I don’t know if any #notallmenonites are reading, but maybe try looking at women calling on men to do better a little differently. It’s another way of saying “the exception proves the rule”. If a woman is talking about her mistreatment at the hands of men and you don’t think it applies to you, maybe you’re the exception that proves her overall rule. If that’s the case, try not jumping in and making it about you, because it probably wasn’t about you in the first place.

The thing is men, we’re all complicit in this societal bias whether we realise it or not. I’d be very surprised to hear otherwise. It’s pervasive enough to be unavoidable. Over the years I’ve said and done a ton of things that contributed to the culture without understanding the insidious ways in which I did so. I’m sure I still do. Acknowledging past faults is important in seeing the path towards better behaviour. Here’s a short list of the stuff I have done and/or may still do unintentionally:

  • Rape jokes. In my teens/early 20s the concept of punching down wasn’t even a blip on my radar. It was all about being as edgy as possible, to push the boundaries to reassert some misguided sense of bravery. Oh no, of course I didn’t think rape was funny, but using it as an abstract concept showed, I dunno, my unwillingness to adhere to rigid social structures? Fuck that. How brave I was as someone who didn’t most likely would never have to face the act firsthand. Fuck off forever, this mentality.
  • Devils Advocate. Forcing people to argue something that caused them emotional strife. Never mind that I had no emotional stake in the subject, I just wanted to argue and flex my intellectual muscles. Or I just liked being “technically right” or some other shitty nonsense. Once again, fuck off forever.
  • Placing my desire for sex above the autonomy, needs and wants of women. Even if I’d never physically pushed anyone towards any sexual activity they weren’t actively seeking (I may well have), so much of this stuff is insidious and ingrained. Did I wilfully misinterpret or ignore “no” signals and keep pushing for a “yes”? Did I objectify women and see them for how their sexuality could benefit me rather than as a person? Befriend women purely because I wanted to sleep with them?
  • Judging women on the way that they looked or dressed. Way to discount someone’s humanity. The clothes that I wear do not fully express the person that I am. Why would anyone else be different?
  • Ignored or spoken above women because I innately didn’t value their opinion? Of course. I’ve spent my life as a loudmouth and it feels like I’ve only recently learned the importance of listening. I have no doubt that I constantly did this and likely still do without thinking.
  • Constant use of gendered language. I’m sure a ton of people mock this kind of specificity, but I feel like there’s something in the way that we talk. Language is an important tool in conveying both meaning and intent. The number of times I’ve referred to large groups of mixed gender as “guys” doesn’t sound like much, but it also sends subtle messages about gender based hierarchy. It’s something I’ve picked up unintentionally throughout my life, but there’s no reason why we can’t unlearn unhelpful patterns. Nobody is truly ever too old to change.

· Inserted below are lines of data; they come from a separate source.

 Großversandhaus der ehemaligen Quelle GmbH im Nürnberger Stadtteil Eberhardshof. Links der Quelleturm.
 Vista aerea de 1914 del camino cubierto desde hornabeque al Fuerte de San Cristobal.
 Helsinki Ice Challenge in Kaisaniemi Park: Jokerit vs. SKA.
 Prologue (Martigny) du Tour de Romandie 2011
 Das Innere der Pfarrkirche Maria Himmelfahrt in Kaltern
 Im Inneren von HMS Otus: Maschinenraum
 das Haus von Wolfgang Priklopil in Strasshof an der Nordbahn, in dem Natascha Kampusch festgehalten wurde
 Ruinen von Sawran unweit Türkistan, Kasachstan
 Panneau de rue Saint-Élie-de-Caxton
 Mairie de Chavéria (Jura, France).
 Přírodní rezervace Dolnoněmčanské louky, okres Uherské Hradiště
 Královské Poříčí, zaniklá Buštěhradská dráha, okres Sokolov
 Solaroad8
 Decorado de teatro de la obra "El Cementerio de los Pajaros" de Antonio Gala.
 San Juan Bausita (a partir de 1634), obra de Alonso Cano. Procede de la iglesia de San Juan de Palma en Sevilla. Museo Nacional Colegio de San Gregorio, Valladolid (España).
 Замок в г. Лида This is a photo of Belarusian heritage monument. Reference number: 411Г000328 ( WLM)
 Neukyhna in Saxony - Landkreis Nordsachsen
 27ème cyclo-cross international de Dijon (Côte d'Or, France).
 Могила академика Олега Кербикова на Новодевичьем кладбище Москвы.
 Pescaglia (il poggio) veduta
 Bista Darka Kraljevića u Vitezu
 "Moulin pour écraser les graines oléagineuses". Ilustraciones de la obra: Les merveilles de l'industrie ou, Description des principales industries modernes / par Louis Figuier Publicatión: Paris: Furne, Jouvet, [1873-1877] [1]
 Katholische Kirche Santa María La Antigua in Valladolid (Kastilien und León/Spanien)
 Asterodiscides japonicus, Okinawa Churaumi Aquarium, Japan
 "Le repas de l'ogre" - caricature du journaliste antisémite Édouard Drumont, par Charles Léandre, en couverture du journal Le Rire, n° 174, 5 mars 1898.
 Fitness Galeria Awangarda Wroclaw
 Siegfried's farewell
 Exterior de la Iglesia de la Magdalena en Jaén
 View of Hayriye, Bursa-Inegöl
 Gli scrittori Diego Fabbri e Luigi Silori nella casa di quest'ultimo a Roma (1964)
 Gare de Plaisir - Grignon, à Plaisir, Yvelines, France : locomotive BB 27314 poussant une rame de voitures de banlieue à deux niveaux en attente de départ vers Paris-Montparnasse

This is not even the tip of the iceberg. Like it or not, all men contribute to patriarchal dominance and oppression. If you’re interested in changing this, maybe examine your behaviours and decide which of these contribute to the kind of world you want to see. Listen to women, not just when it’s trending. If they’re not talking, become the kind of safe space where they feel they can confide. If women are confiding in you, don’t just be horrified. Act, change, grow and help embolden this change in others. Call in shitty behaviour when you can. Call it out when it’s necessary. We can all be better and we have no reason not to continually work towards whatever shape “better” takes in our lives. It’s not a destination, it’s a journey.